◆ Try it ◆
Everything in the listing below should be written out again exactly, except the pictures.

◆ Records shown ◆
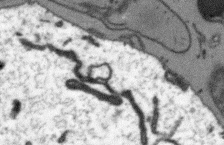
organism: Arabidopsis thaliana
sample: Root tip
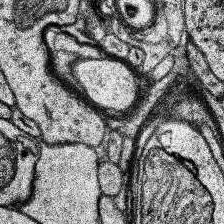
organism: Human
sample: Temporal Lobe
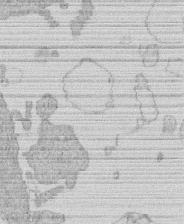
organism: Human
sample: Macrophage cells
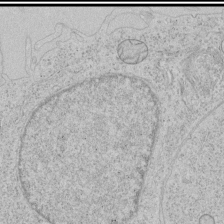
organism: Human
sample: Mitochondria in HCT116 cells
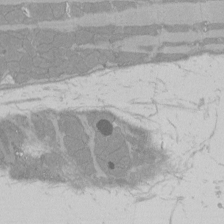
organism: Rat
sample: Left ventricle

◆ Reply ◆
organism: Arabidopsis thaliana
sample: Root tip
organism: Human
sample: Temporal Lobe
organism: Human
sample: Macrophage cells
organism: Human
sample: Mitochondria in HCT116 cells
organism: Rat
sample: Left ventricle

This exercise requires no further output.